This is sort of a continuation of this

SQL Subqueries in action

Chidiebere Ogujeiofor ・ Dec 13 '19 ・ 8 min read

You can generate the data I used in this blogpost from this GitHub Gist.

In that post, I talked about subqueries and how they work. How you can use them to answer complex questions. In this post, I would extend on that and talk about Common Table Expression(CTEs).

What are they

According to PostgreSQL Tutorial:

A common table expression is a temporary result set which you can reference within another SQL statement including SELECT, INSERT, UPDATE or DELETE. Common Table Expressions are temporary in the sense that they only exist during the execution of the query.

Once created the CTE can then be treated as a table thus you can perform JOINs, put them in a FROM, etc.

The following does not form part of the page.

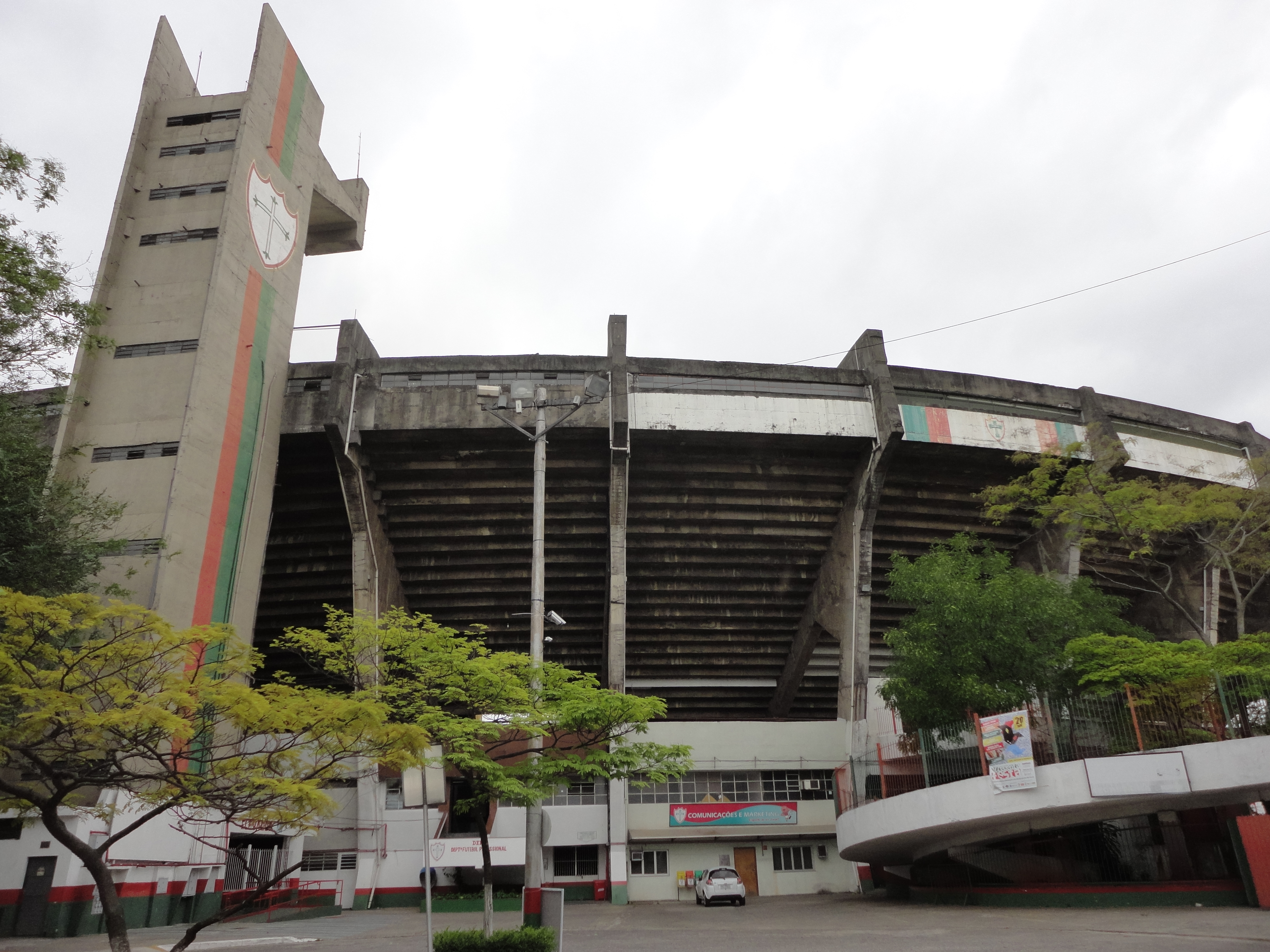 Vista externa do Canindé, em São Paulo, Brasil
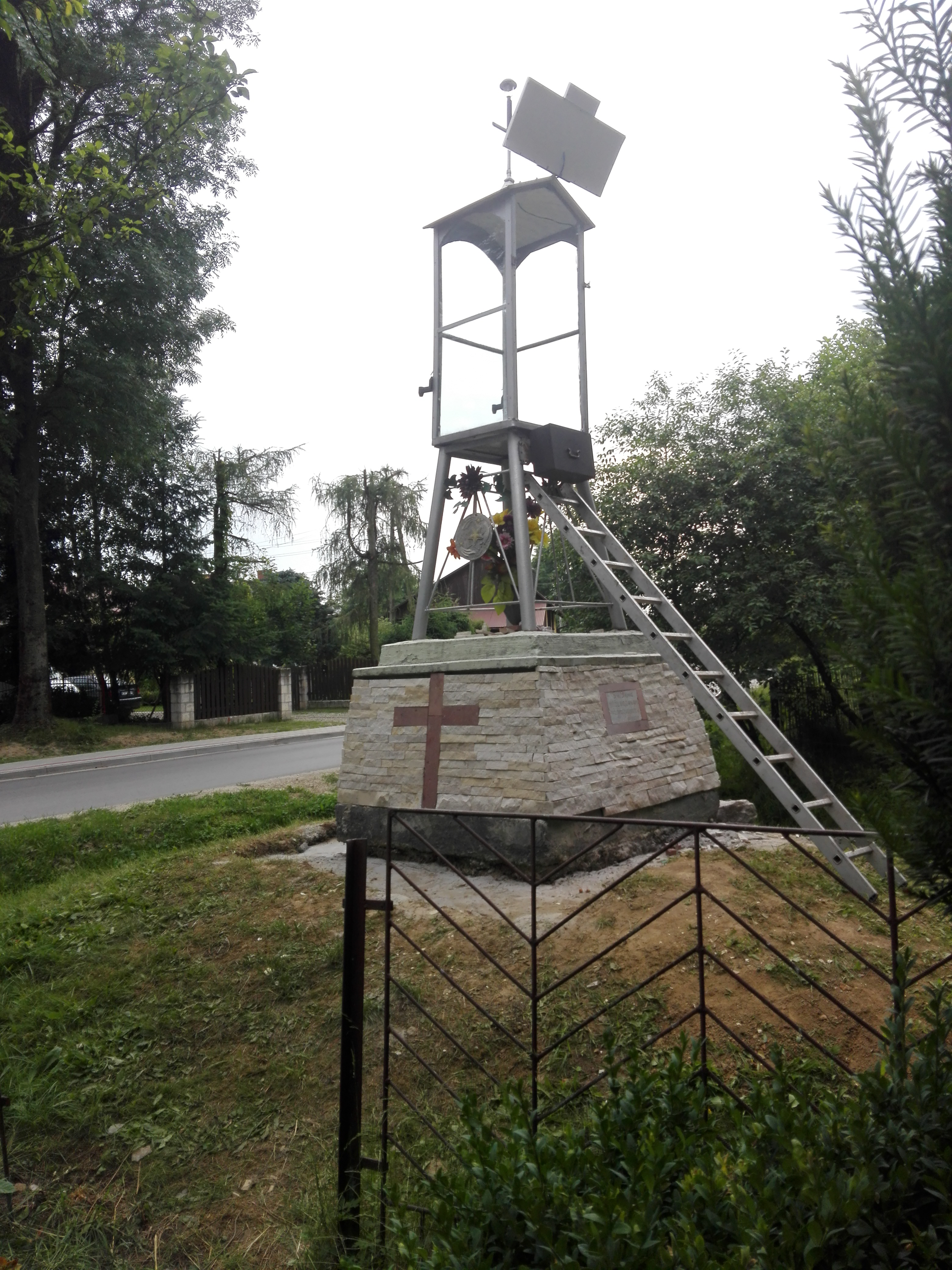 remont kapliczki w czerwcu 2017

Compared to nested subqueries, CTEs have the following advantages:

Since they store data temporarily, they can improve performance than subqueries
They are more readable than nested subqueries

Single CTE in a query syntax

CTEs are created using the WITH keyword and are immediately followed by the main query. Below is an overall syntax for CTEs:

WITH <cte-name> AS (
   <the CTE query> 

)
<Final query>

For example, in the post on subqueries, we answered the question

In which courses did the student with an ID of 9 scores above his overall average? What was his score in those courses?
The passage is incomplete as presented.